**Task item**
Begin the copy at the line containing "Darstellung der Hannoverschen" in the data below and end it at the line containing "Eglise de Bonfol JU, Suisse", keeping each line exact and leaving out pictures.

**Working data**

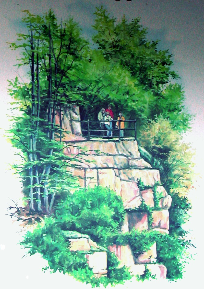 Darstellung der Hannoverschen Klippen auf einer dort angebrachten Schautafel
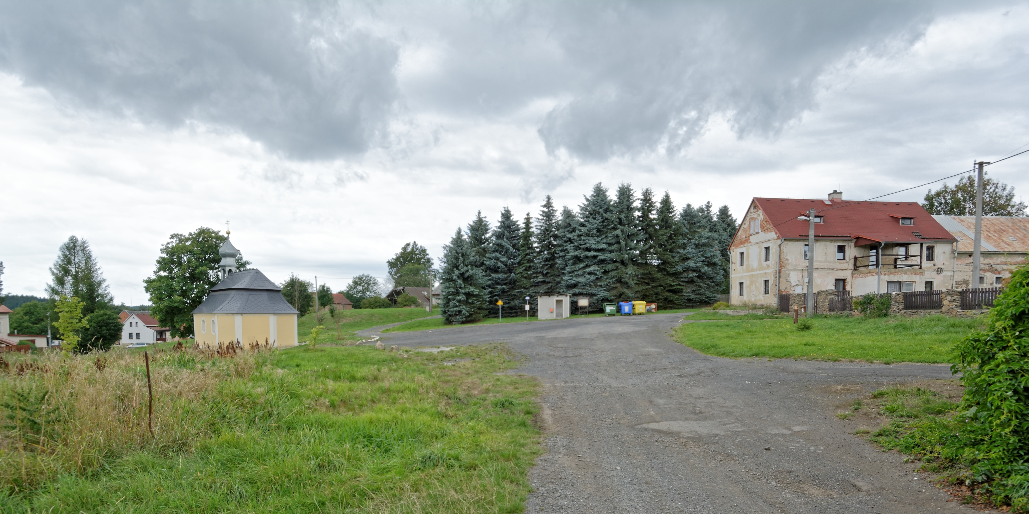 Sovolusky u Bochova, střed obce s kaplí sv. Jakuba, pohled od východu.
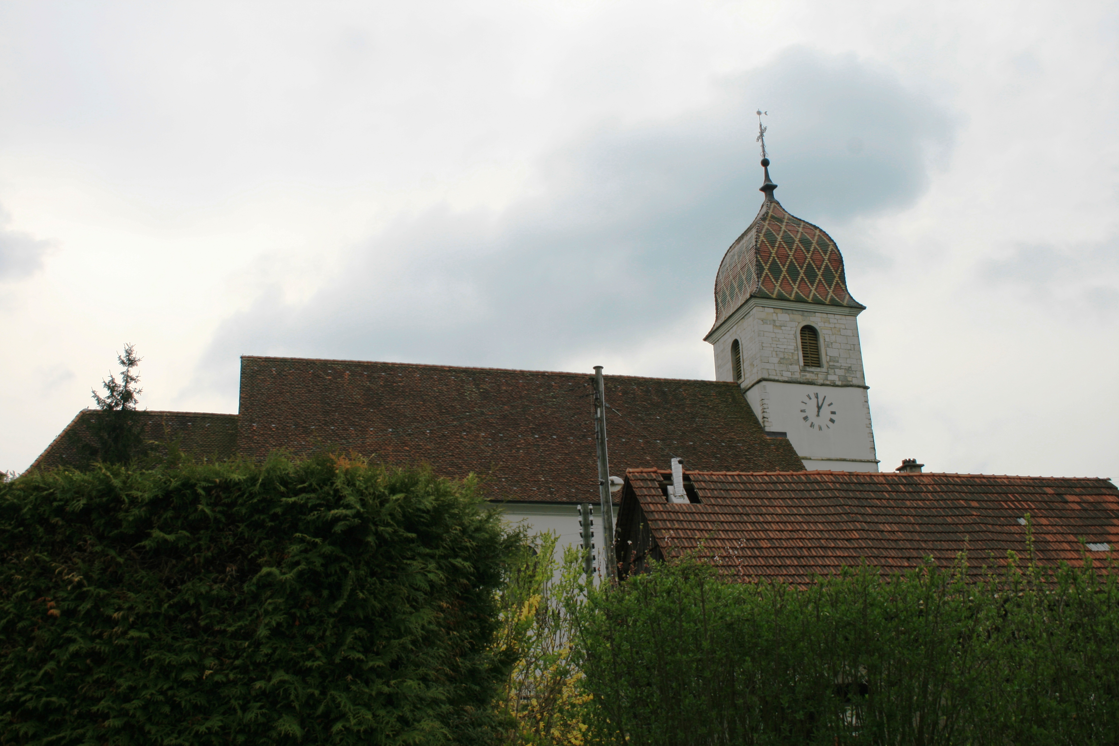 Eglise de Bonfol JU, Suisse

==

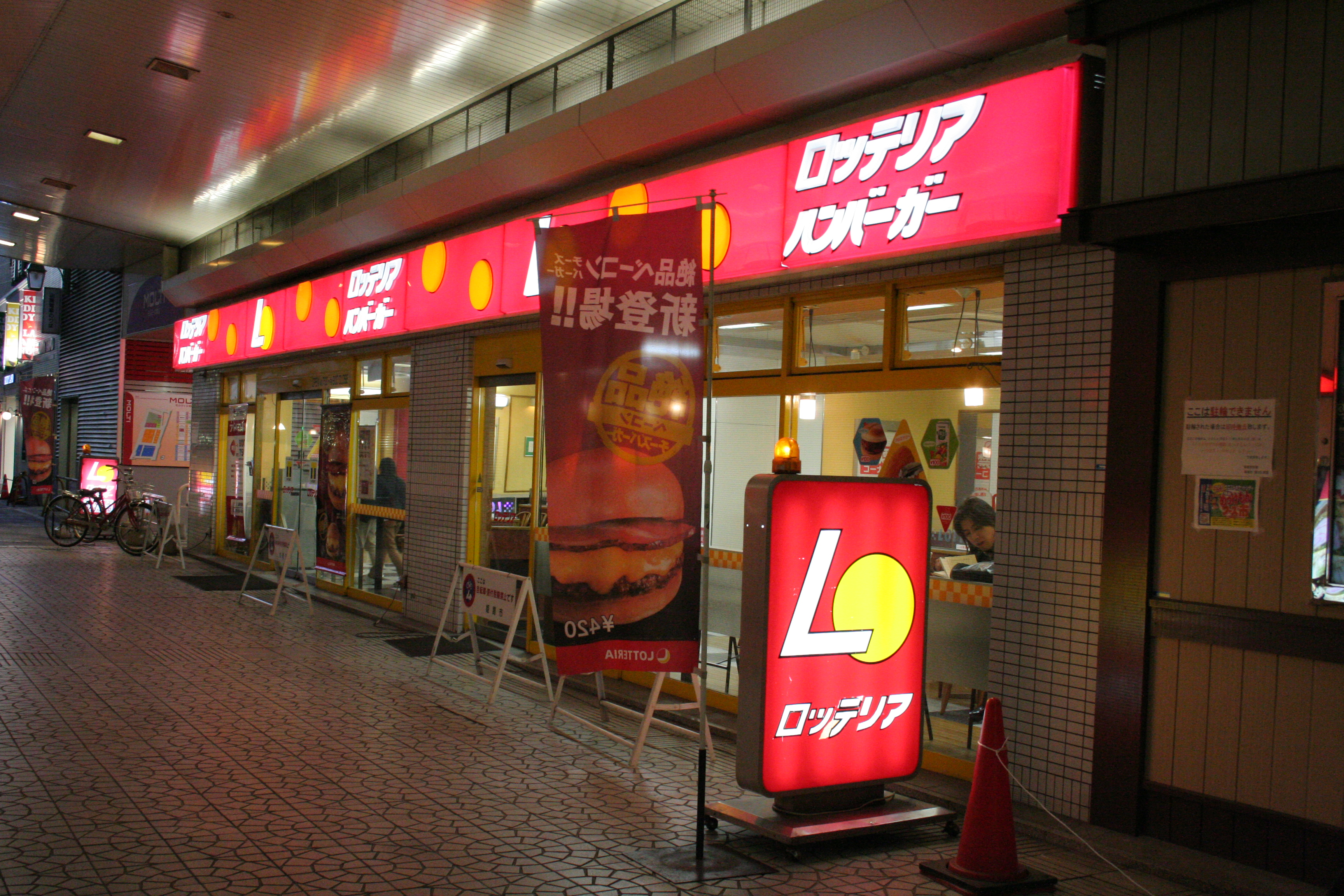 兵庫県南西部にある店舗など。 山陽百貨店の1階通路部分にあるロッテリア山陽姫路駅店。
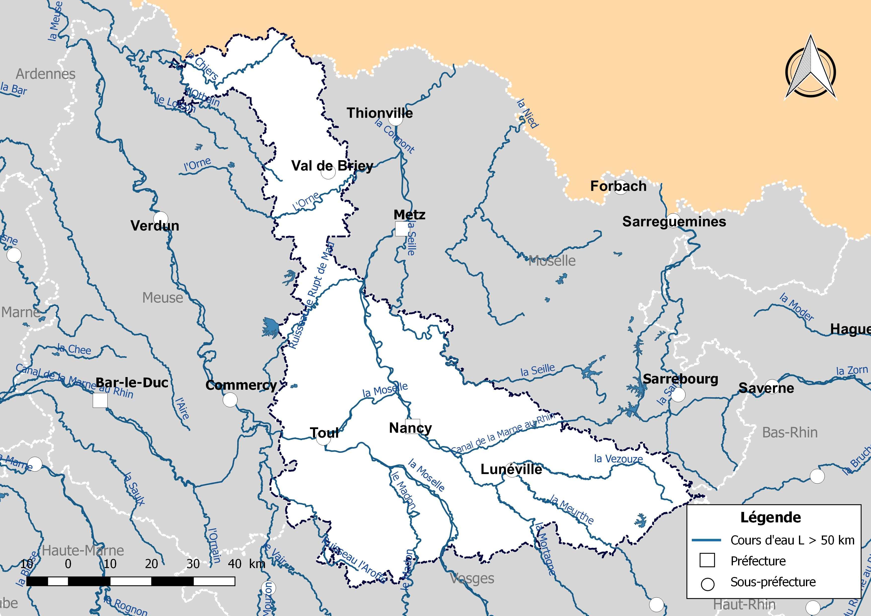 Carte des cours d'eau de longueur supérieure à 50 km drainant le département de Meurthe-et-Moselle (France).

--

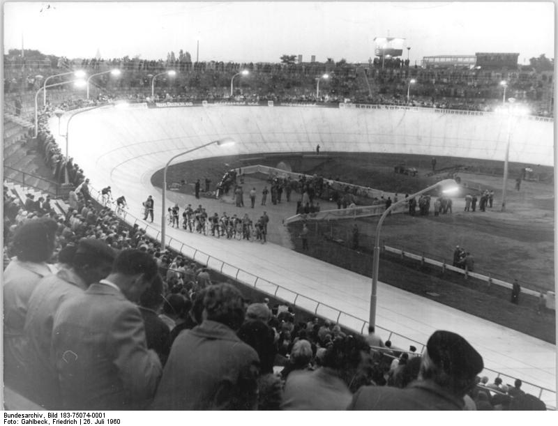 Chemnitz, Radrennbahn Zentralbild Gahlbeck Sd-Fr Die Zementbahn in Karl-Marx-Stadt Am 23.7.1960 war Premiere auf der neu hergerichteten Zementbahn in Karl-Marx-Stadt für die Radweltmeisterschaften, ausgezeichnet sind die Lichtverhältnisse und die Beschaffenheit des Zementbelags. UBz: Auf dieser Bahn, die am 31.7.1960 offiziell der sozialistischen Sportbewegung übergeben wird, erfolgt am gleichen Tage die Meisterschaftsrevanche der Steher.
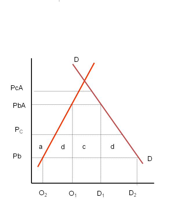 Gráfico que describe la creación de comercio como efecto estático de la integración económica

**Problem solution**
 Darstellung der Hannoverschen Klippen auf einer dort angebrachten Schautafel
 Sovolusky u Bochova, střed obce s kaplí sv. Jakuba, pohled od východu.
 Eglise de Bonfol JU, Suisse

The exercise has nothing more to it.